Record sales, steady profits, money in the bank, and a US auto market whose fundamentals suggest prosperity for at least a few more years. On top of it all, the financial crisis forced the Big Three to get lean, so both Ford and GM can break even if the market craters to a 10-million annual sales pace.
Where’s the love?
So naturally, auto stocks are going … nowhere.
Here’s the last year, in one chart, for the Big Three. I added Tesla so you can see what a stock that Wall Street is more excited about has performed (it’s been all over the place, swooning and recovering on a regular basis).
As you can see, the Big Three have been flat, flat, flat – or modestly declining after being flat (that big drop for FCA was the Ferrari IPO, which sucked significant market cap out of the automaker).

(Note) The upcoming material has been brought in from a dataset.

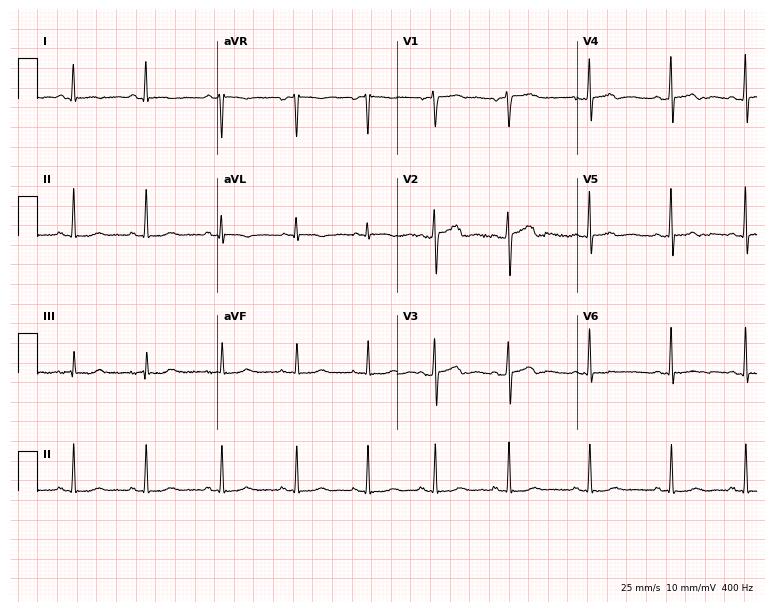
12-lead ECG from a female patient, 23 years old. Screened for six findings — first-degree AV block, right bundle branch block (RBBB), left bundle branch block (LBBB), sinus bradycardia, atrial fibrillation (AF), sinus tachycardia — none is recorded. Findings outside these six are not listed.

- Screenshot via Google Finance
The new argument for flat auto stocks is that the market in the US has “peaked” and has no more room to grow, which means that the Big Three will resort to their old ways, frittering away profits to maintain market share and pushing slow-selling cars in to “fleet” sales to rental agencies.
But that isn’t happening, at least not entirely.
GM has already slashed fleet sales this year, incentive spending has edged up in some cases, but so have average transaction prices. The most profitable vehicles continue to be the most popular, and the industry for the most part is running at full capacity in the US – and maintaining good discipline about not adding a lot of new capacity.
Executives I’ve spoken with in the industry have addressed the stock-price issue; a typical response is that “we need to show Wall Street that we can deliver growth and not complain that investors don’t get it.”
That’s a fantastic attitude, but now that much of the growth is in the rear-view mirror – the market could climb above 18 million in the US, but probably not much beyond that – the auto industry would be justified in asking how investors could have missed out on a run from a 10-million unit market to one that topped 17 million: a 70% increase.
- Thomson Reuters
But given how strong the market has been – and how minimal the China slowdown and the crisis and Latin America and the implosion of the Russian market have all been in terms of impact – you could be forgiven for wondering why these stocks aren’t riding higher.
A possible explanation is that the auto industry now gets credit only for yielding healthy and steady dividends, and not screwing things up. Ford and GM are paying investors roughly 5% of the stock price – and for some folks, that’s an acceptable low-risk return. If that’s the case, then the best thing for auto execs to do now is let Wall Street spin its wheels, while Detroit’s epic run goes on. But that doesn’t mean a continued strong US car market – and some timely recoveries in down markets around the world – doesn’t have the potential to change investor attitudes in the future.